The Anti-Insurrection Clause of the 14th Amendment
Passed after the Civil War ended and approved by three-fourths of states two years later, Section 3 of the 14th Amendment prohibited anyone who supported secession from holding federal office. Although most former Confederate officials were later eligible to run again under an amnesty act of 1872, several hundred still remained disqualified for service.
Now, a few states are rising to meet this challenge. On 19 December, Colorado Supreme Court ruled that Donald Trump cannot appear on their 2024 ballot under Section 3. Maine’s top election official issued similar ruling a few days later; however, their ruling is currently on hold pending appeal.
Legal dispute over Trump is focused on whether the Constitution’s “insurrection” clause, added 155 years ago, disqualifies him from public office. While long-shot, this line of argument gained steam among liberal activists and even some conservative legal scholars who saw insurrectionist elements in Trump that caused violence to erupt against the Capitol building resulting from storming it with supporters causing clashes there – however his lawyers contend Section 3 only applies to officers of the United States (a position which does not exist at present), so ultimately only the Supreme Court may rule on this issue.

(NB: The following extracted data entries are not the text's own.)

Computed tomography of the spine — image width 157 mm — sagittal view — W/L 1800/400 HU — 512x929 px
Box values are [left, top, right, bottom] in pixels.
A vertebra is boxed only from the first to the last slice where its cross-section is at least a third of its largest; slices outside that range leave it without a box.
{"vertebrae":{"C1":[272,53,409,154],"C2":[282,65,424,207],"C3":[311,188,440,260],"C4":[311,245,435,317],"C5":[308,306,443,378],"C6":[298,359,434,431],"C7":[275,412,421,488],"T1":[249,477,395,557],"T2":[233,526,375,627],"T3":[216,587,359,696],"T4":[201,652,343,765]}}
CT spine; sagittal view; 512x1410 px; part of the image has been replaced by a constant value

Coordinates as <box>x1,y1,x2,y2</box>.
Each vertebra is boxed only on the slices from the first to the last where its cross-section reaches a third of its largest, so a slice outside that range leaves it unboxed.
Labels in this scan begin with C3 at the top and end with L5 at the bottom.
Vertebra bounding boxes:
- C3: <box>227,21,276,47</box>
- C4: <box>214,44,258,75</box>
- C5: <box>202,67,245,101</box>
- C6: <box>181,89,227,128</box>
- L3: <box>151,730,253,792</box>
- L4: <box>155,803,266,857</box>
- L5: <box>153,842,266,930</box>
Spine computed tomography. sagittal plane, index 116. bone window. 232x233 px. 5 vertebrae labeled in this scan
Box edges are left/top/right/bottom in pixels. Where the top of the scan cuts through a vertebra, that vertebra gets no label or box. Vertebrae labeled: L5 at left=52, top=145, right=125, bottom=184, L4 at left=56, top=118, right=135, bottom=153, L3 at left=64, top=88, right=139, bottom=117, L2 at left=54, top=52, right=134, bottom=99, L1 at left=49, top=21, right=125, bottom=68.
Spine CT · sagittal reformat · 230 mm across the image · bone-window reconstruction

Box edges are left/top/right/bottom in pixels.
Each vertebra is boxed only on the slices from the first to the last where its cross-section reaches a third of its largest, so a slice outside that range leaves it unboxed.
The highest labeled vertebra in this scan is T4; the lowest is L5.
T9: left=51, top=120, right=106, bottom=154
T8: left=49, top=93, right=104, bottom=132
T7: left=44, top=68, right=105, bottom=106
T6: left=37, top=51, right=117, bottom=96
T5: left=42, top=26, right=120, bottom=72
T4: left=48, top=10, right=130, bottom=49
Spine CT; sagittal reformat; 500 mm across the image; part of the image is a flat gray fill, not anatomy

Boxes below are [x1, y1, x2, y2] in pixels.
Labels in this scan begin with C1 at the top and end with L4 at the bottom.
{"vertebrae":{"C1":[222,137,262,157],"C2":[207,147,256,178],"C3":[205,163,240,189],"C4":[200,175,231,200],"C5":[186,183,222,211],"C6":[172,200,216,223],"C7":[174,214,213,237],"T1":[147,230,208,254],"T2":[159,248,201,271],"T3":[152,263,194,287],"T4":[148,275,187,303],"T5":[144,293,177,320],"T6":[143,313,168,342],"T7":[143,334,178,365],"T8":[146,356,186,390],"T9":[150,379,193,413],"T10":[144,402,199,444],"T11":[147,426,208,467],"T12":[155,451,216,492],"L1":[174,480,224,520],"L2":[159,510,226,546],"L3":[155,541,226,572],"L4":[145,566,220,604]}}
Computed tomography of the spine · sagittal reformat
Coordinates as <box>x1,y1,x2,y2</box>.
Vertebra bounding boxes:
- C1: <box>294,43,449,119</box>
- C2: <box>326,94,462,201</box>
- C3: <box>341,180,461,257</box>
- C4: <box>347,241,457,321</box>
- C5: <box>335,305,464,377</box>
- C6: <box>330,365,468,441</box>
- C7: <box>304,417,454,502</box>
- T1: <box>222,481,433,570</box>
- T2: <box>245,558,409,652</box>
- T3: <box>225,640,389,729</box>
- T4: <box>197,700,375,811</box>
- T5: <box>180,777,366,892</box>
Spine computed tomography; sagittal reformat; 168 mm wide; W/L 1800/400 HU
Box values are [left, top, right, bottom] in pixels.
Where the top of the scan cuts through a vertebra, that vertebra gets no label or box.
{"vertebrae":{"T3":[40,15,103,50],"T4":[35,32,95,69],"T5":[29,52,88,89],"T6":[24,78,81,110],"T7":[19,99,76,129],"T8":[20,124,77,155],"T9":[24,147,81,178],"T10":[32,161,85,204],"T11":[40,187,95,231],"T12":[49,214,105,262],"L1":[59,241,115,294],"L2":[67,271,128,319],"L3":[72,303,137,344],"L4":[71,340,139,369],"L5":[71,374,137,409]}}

The Insurrection Clause of the 14th Amendment
Though he has not been charged with insurrection, some legal experts contend that Trump’s election as president violates the insurrection clause of the Constitution. A liberal watchdog group brought one such challenge before the Supreme Court for review; Colorado and Maine courts or election officials have blocked his candidacy on grounds related to Section 3 of 14th Amendment.
This clause disqualifies candidates for public office if they swore an oath to support the Constitution but later “engaged in insurrection or rebellion against it.” Originally created to prevent former Confederates from returning to government post-Civil War, this disqualifier has rarely been invoked since.
Trump opponents claim he violated the constitution’s insurrection clause by encouraging his supporters to attack the Capitol on January 6. These legal challenges raise complex legal and historical considerations; for example, First Amendment protection protects even outrageous statements that might be considered insurrectionary in nature if true, making it impossible to prove they were made with intent to engage in it. Furthermore, no clear authority would enforce such an action – historically Congress has used insurrection clause as grounds to refuse seating members but never against a candidate for president before now.